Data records
*-*-*

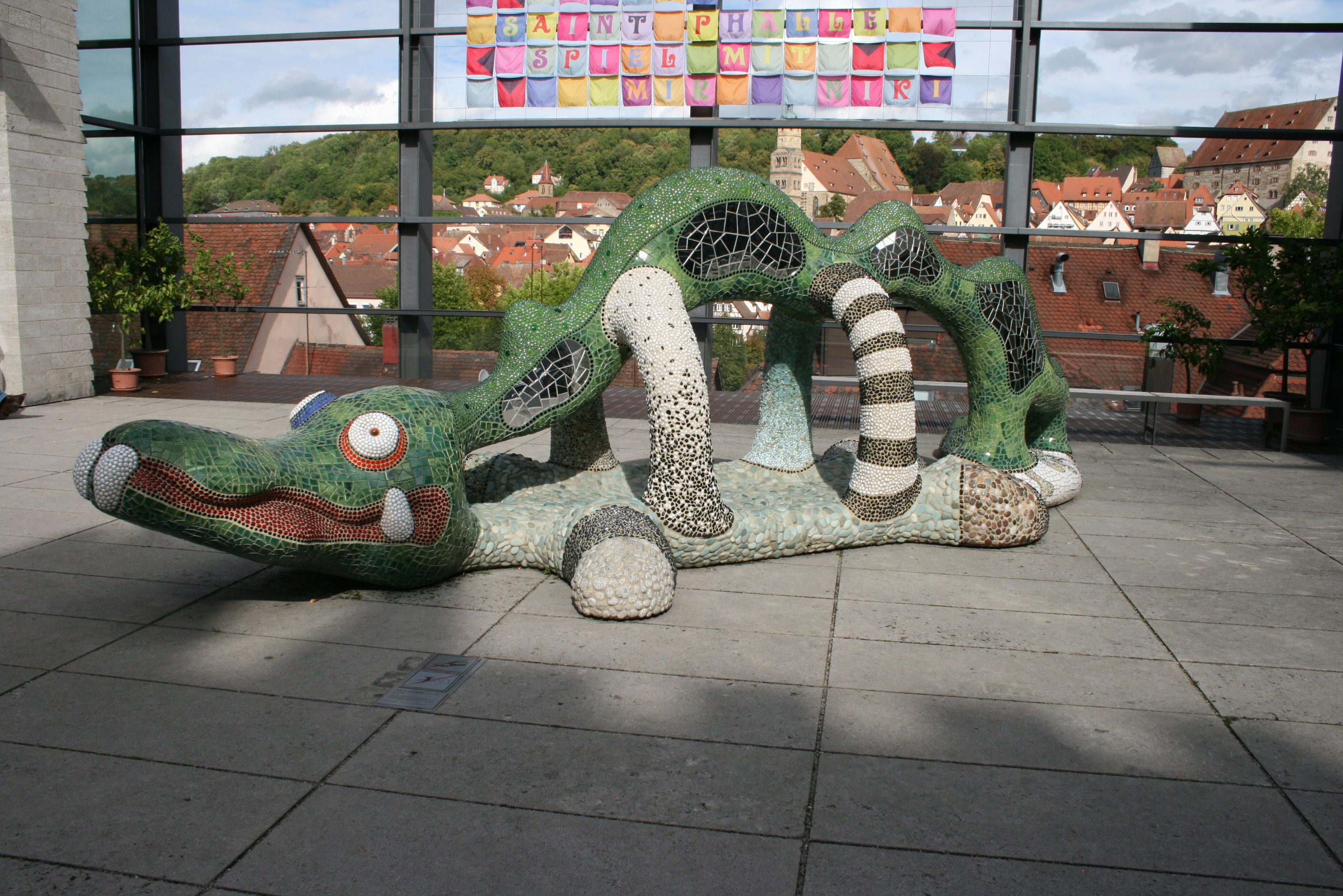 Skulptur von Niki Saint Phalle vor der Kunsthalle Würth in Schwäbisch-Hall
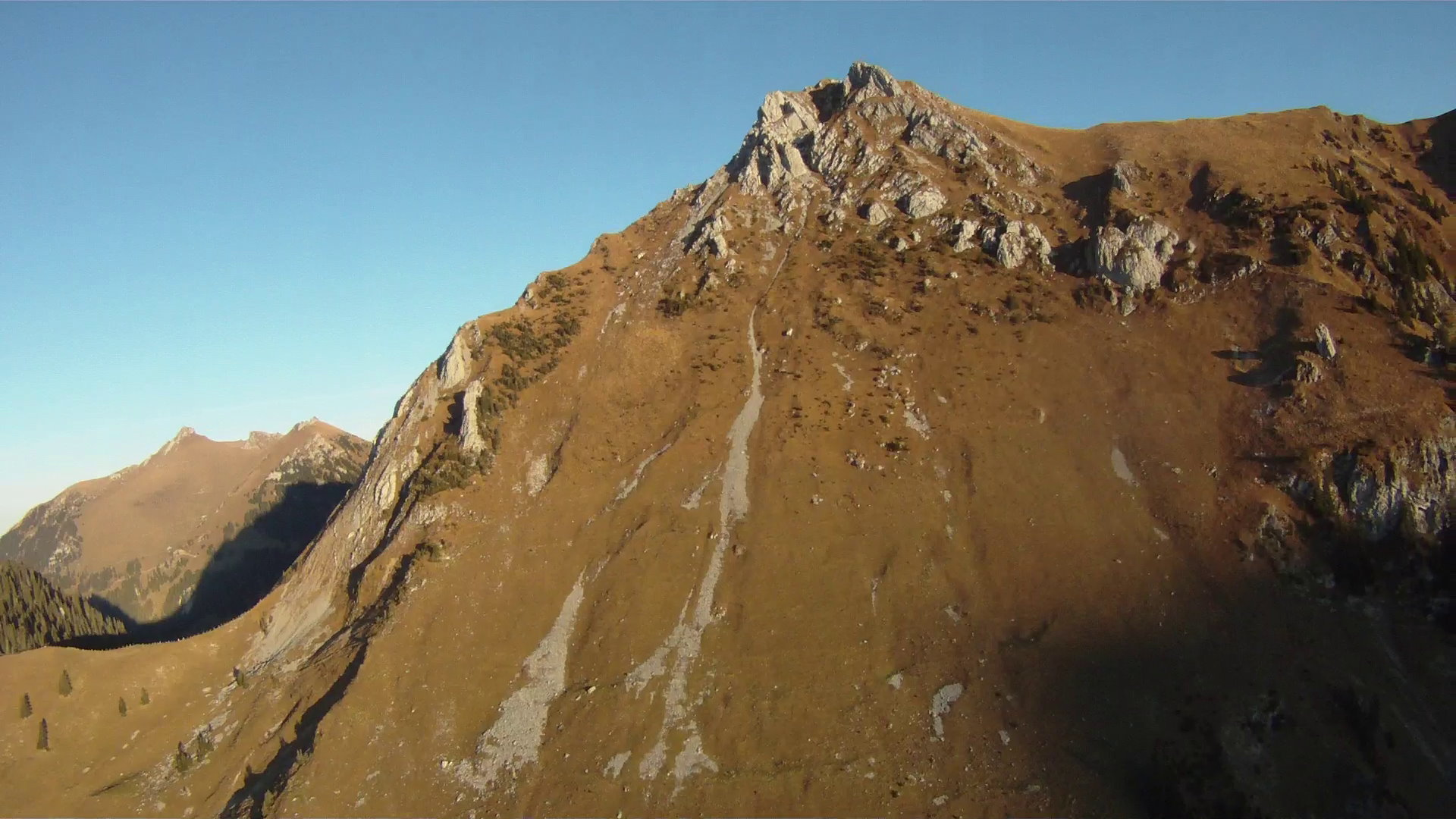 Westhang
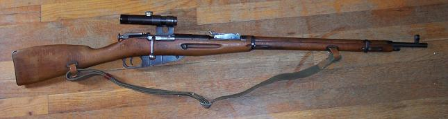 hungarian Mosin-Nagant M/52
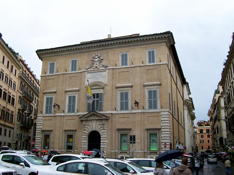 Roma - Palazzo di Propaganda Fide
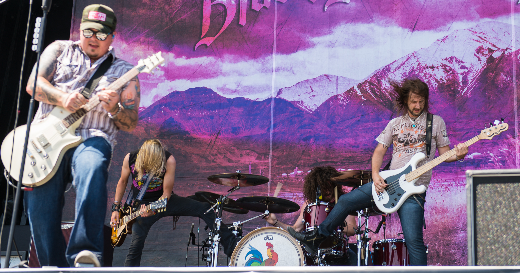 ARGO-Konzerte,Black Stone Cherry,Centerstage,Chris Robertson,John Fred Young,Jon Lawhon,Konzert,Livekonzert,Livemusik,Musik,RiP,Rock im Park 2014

*-*-*

__Problem to work on__: Make an exact copy of all entries above, dropping the images.

__Reply__:
 Skulptur von Niki Saint Phalle vor der Kunsthalle Würth in Schwäbisch-Hall
 Westhang
 hungarian Mosin-Nagant M/52
 Roma - Palazzo di Propaganda Fide
 ARGO-Konzerte,Black Stone Cherry,Centerstage,Chris Robertson,John Fred Young,Jon Lawhon,Konzert,Livekonzert,Livemusik,Musik,RiP,Rock im Park 2014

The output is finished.